A complex including: a support provided with at least two faces one of which is provided with a coating of an adhesive, at least one ligand, said ligand being immobilized on the adhesive surface. The ligand implemented within the framework of the present invention is chosen from among proteins, peptides, antibodies, nucleic acids, sugars or oligosaccharides, toxins, pesticides, hormones, herbicides, fungicides, neurotransmitters.

Description

  • The present invention relates to a novel complex comprising at least one ligand immobilized on an adhesive coated on one of the faces of the support.
  • The use of ligands immobilized on a support is common, especially in the field of diagnostic tests or in the biotechnological field. These systems allow the use of a large number of molecules, as in the case of the chips used for DNA or RNA analysis.
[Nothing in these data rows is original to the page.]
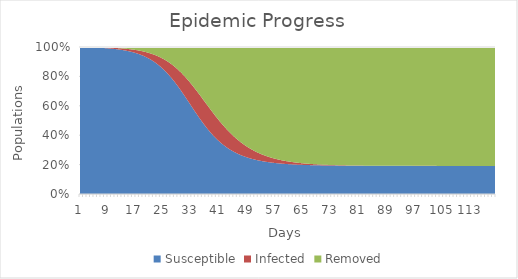
| Category | Susceptible | Infected | Removed |
|---|---|---|---|
| 0 | 9986.004 | 11.996 | 2 |
| 1 | 9981.212 | 14.388 | 4.399 |
| 2 | 9975.468 | 17.255 | 7.277 |
| 3 | 9968.583 | 20.69 | 10.728 |
| 4 | 9960.333 | 24.801 | 14.866 |
| 5 | 9950.452 | 29.722 | 19.826 |
| 6 | 9938.621 | 35.608 | 25.771 |
| 7 | 9924.466 | 42.642 | 32.892 |
| 8 | 9907.538 | 51.042 | 41.421 |
| 9 | 9887.31 | 61.061 | 51.629 |
| 10 | 9863.161 | 72.998 | 63.841 |
| 11 | 9834.361 | 87.198 | 78.441 |
| 12 | 9800.059 | 104.06 | 95.88 |
| 13 | 9759.268 | 124.04 | 116.692 |
| 14 | 9710.846 | 147.654 | 141.5 |
| 15 | 9653.492 | 175.476 | 171.031 |
| 16 | 9585.734 | 208.14 | 206.126 |
| 17 | 9505.927 | 246.319 | 247.754 |
| 18 | 9412.268 | 290.714 | 297.018 |
| 19 | 9302.816 | 342.023 | 355.161 |
| 20 | 9175.545 | 400.889 | 423.565 |
| 21 | 9028.41 | 467.846 | 503.743 |
| 22 | 8859.454 | 543.233 | 597.313 |
| 23 | 8666.944 | 627.097 | 705.959 |
| 24 | 8449.544 | 719.078 | 831.379 |
| 25 | 8206.508 | 818.297 | 975.194 |
| 26 | 7937.894 | 923.253 | 1138.854 |
| 27 | 7644.747 | 1031.749 | 1323.504 |
| 28 | 7329.248 | 1140.898 | 1529.854 |
| 29 | 6994.771 | 1247.195 | 1758.033 |
| 30 | 6645.817 | 1346.71 | 2007.473 |
| 31 | 6287.818 | 1435.368 | 2276.815 |
| 32 | 5926.805 | 1509.307 | 2563.888 |
| 33 | 5568.99 | 1565.261 | 2865.749 |
| 34 | 5220.313 | 1600.885 | 3178.802 |
| 35 | 4886.028 | 1614.993 | 3498.979 |
| 36 | 4570.392 | 1607.631 | 3821.977 |
| 37 | 4276.492 | 1580.005 | 4143.503 |
| 38 | 4006.217 | 1534.279 | 4459.504 |
| 39 | 3760.351 | 1473.289 | 4766.36 |
| 40 | 3538.748 | 1400.235 | 5061.018 |
| 41 | 3340.544 | 1318.391 | 5341.065 |
| 42 | 3164.379 | 1230.878 | 5604.743 |
| 43 | 3008.58 | 1140.501 | 5850.919 |
| 44 | 2871.329 | 1049.653 | 6079.019 |
| 45 | 2750.773 | 960.278 | 6288.949 |
| 46 | 2645.112 | 873.883 | 6481.005 |
| 47 | 2552.652 | 791.567 | 6655.781 |
| 48 | 2471.828 | 714.077 | 6814.095 |
| 49 | 2401.225 | 641.865 | 6956.91 |
| 50 | 2339.574 | 575.142 | 7085.283 |
| 51 | 2285.751 | 513.937 | 7200.312 |
| 52 | 2238.762 | 458.139 | 7303.099 |
| 53 | 2197.735 | 407.538 | 7394.727 |
| 54 | 2161.909 | 361.857 | 7476.235 |
| 55 | 2130.616 | 320.777 | 7548.606 |
| 56 | 2103.278 | 283.96 | 7612.762 |
| 57 | 2079.388 | 251.058 | 7669.554 |
| 58 | 2058.507 | 221.728 | 7719.765 |
| 59 | 2040.249 | 195.64 | 7764.111 |
| 60 | 2024.283 | 172.478 | 7803.239 |
| 61 | 2010.317 | 151.948 | 7837.734 |
| 62 | 1998.099 | 133.777 | 7868.124 |
| 63 | 1987.407 | 117.714 | 7894.879 |
| 64 | 1978.049 | 103.529 | 7918.422 |
| 65 | 1969.858 | 91.014 | 7939.128 |
| 66 | 1962.686 | 79.983 | 7957.331 |
| 67 | 1956.407 | 70.266 | 7973.327 |
| 68 | 1950.908 | 61.711 | 7987.38 |
| 69 | 1946.093 | 54.185 | 7999.723 |
| 70 | 1941.875 | 47.566 | 8010.56 |
| 71 | 1938.18 | 41.747 | 8020.073 |
| 72 | 1934.943 | 36.634 | 8028.422 |
| 73 | 1932.108 | 32.143 | 8035.749 |
| 74 | 1929.624 | 28.198 | 8042.178 |
| 75 | 1927.447 | 24.735 | 8047.817 |
| 76 | 1925.54 | 21.695 | 8052.764 |
| 77 | 1923.869 | 19.027 | 8057.103 |
| 78 | 1922.405 | 16.686 | 8060.909 |
| 79 | 1921.122 | 14.632 | 8064.246 |
| 80 | 1919.998 | 12.83 | 8067.172 |
| 81 | 1919.012 | 11.249 | 8069.738 |
| 82 | 1918.149 | 9.863 | 8071.988 |
| 83 | 1917.392 | 8.647 | 8073.961 |
| 84 | 1916.729 | 7.581 | 8075.69 |
| 85 | 1916.148 | 6.646 | 8077.206 |
| 86 | 1915.638 | 5.826 | 8078.536 |
| 87 | 1915.192 | 5.107 | 8079.701 |
| 88 | 1914.801 | 4.477 | 8080.722 |
| 89 | 1914.458 | 3.925 | 8081.618 |
| 90 | 1914.157 | 3.44 | 8082.403 |
| 91 | 1913.894 | 3.016 | 8083.091 |
| 92 | 1913.663 | 2.643 | 8083.694 |
| 93 | 1913.461 | 2.317 | 8084.222 |
| 94 | 1913.283 | 2.031 | 8084.686 |
| 95 | 1913.128 | 1.78 | 8085.092 |
| 96 | 1912.992 | 1.56 | 8085.448 |
| 97 | 1912.872 | 1.368 | 8085.76 |
| 98 | 1912.768 | 1.199 | 8086.034 |
| 99 | 1912.676 | 1.051 | 8086.273 |
| 100 | 1912.595 | 0.921 | 8086.484 |
| 101 | 1912.525 | 0.807 | 8086.668 |
| 102 | 1912.463 | 0.708 | 8086.829 |
| 103 | 1912.409 | 0.62 | 8086.971 |
| 104 | 1912.362 | 0.544 | 8087.095 |
| 105 | 1912.32 | 0.476 | 8087.203 |
| 106 | 1912.284 | 0.418 | 8087.299 |
| 107 | 1912.252 | 0.366 | 8087.382 |
| 108 | 1912.224 | 0.321 | 8087.456 |
| 109 | 1912.199 | 0.281 | 8087.52 |
| 110 | 1912.178 | 0.246 | 8087.576 |
| 111 | 1912.159 | 0.216 | 8087.625 |
| 112 | 1912.142 | 0.189 | 8087.668 |
| 113 | 1912.128 | 0.166 | 8087.706 |
| 114 | 1912.115 | 0.145 | 8087.739 |
| 115 | 1912.104 | 0.127 | 8087.769 |
| 116 | 1912.094 | 0.112 | 8087.794 |
| 117 | 1912.086 | 0.098 | 8087.816 |
| 118 | 1912.078 | 0.086 | 8087.836 |
| 119 | 1912.072 | 0.075 | 8087.853 |

  • Immobilization of ligands on a support has been widely described (Sambrook et al. 1989). The immobilization methods may prove to be difficult, expensive, long and partially effective. They are based on adsorption, ionic or covalent bonding, or the trapping of ligands in a matrix of gel or polymer type.
  • Methods have been developed, and thus patent application WO 2005/114 417 describes the use of a layer of globular proteins applied to an adhesive support, a crosslinking agent then being applied to the layer of globular proteins, the protein catalysts being immobilized at the surface by reaction with the crosslinking agent.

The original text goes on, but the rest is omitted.